Second, Boris recognises the political realities of that current Remainer-dominated Tory Parliamentary arithmetic. On a direct challenge, via 48 letters to the Chairman of the 1922 Committee expressing ‘No Confidence’ in May, leading to an internal ballot among MPs, she’d probably win and survive, possibly even strengthened.
The Tories may justifiably be known as ‘the stupid party’, but not suicidal: its MPs aren’t going to risk a leadership change causing a general election in which many of them would lose their seats.
Moreover, under the Tories’ election rules, if May won, she’d be secure for another year. And that would mean goodbye to any hopes of replacing her Soft-Remain (non)-Brexit with one more aligned, not only with her January 2017 Lancaster House and March 2018 Mansion House speeches respectively, but also with the clean-Brexit which 17.4 million people clearly voted for.
Third, there isn’t a figure waiting impatiently in the wings and sharpening the dagger in gleeful anticipation of wielding it, unlike the odious Europhile Heseltine in 1990. Rees-Mogg, arguably the obvious contender, has been scrupulously polite, both about May and also (albeit unconvincingly) about her openness to persuasion that she needs to change course.
Instead, Boris praised May fulsomely for the post-Brexit vision which she had articulated in her Lancaster House speech and again in her later Mansion House speech, particularly the commitment to leave both the Customs Union and Single Market, and especially her assertion that No-Deal was better than a bad deal.
The potentially-lethal rapier to the heart of her leadership came as he then went on to note regretfully, using her own words, the myriad ways in which that vision had, since then – impliedly because of May’s own inherent lack of personal commitment to Brexit, undue reliance on less-than-impartial advisers, excess caution, political timidity and lack of ambition – been progressively weakened and/or abandoned into the subservient vassal-statehood proposed in the egregious Chequers Deal, which he accurately summarised as a ‘miserable, permanent, Limbo’.
The effect was metaphorically to put the May-Robbins Soft-Remain (non)-Brexit Chequers Plan through the shredder, cut up the strips, and then burn the pieces.
There was, Boris concluded, still time to repudiate this misguided approach, and salvage a proper Brexit. In other words, pleading specifically for a change of the policy, rather than a change of its executant.

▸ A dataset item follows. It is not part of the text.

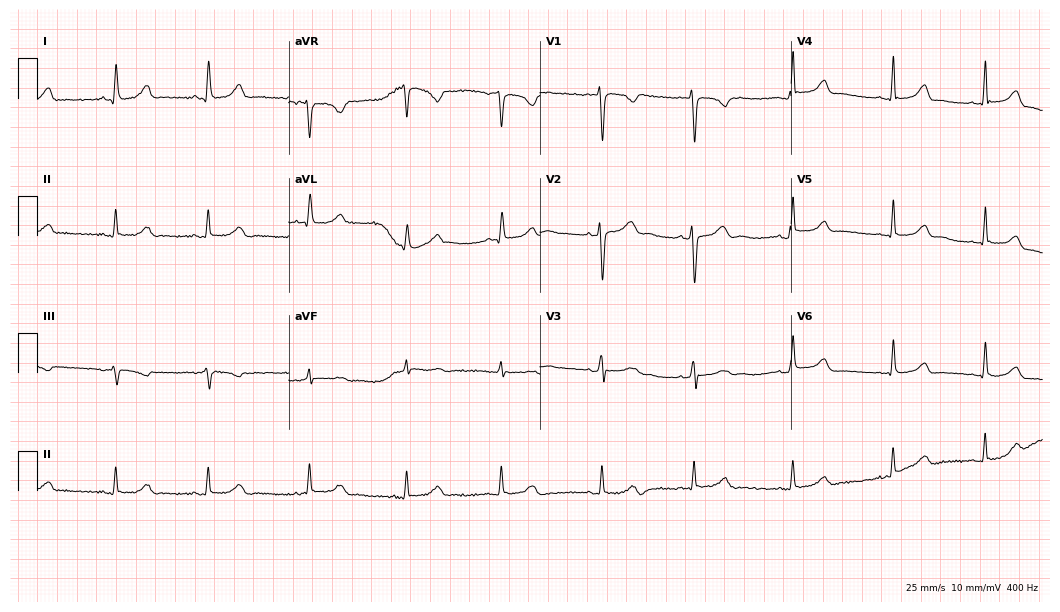
Resting 12-lead electrocardiogram (10.2-second recording at 400 Hz). Patient: a 23-year-old woman. Read as a normal ECG.

Astutely, that still leaves room for Boris, or another, to revert to the personal if and when, as she undoubtedly will, May obstinately refuses to budge and ploughs on regardless with the Chequers Deal (or worse, because the Parliamentary votes of Monday 16th and Tuesday 17th July have effectively rendered it dead on arrival on Brussels).

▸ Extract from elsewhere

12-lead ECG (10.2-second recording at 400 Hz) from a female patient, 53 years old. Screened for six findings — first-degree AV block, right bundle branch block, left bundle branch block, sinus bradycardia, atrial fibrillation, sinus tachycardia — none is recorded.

The speech placed the lid on top of May’s (political) coffin, but didn’t start to to screw it down. The unmistakeable message was: she could still climb out of it. If, that is, she wants to.
Boris, I suspect, also recognises that, given the adverse Tory Parliamentary arithmetic, it’s the burgeoning Tory grassroots anger that’s likely to unseat May and force her to resign, obviating a direct leadership challenge and a vote solely among majority May-supporting Tory MPs. He is immensely popular with the grassroots, too, which May, putting it mildly, is not, so his speech might well motivate them to intensify their efforts.
I’m not a huge fan of Boris’: he’s a dilettante, a gadfly, and prone to indiscretions. But when he decides to be serious, and he means it, when his personal interest aligns with the country’s, he can be formidable, even statesmanlike. Yesterday was one such instance.
Fortune favours the brave, but not necessarily the reckless. Had Boris just gone straight for the jugular, it wouldn’t have worked. As it is, a warning shot has been fired close across May’s bows, but the guns are still shotted, primed and aimed.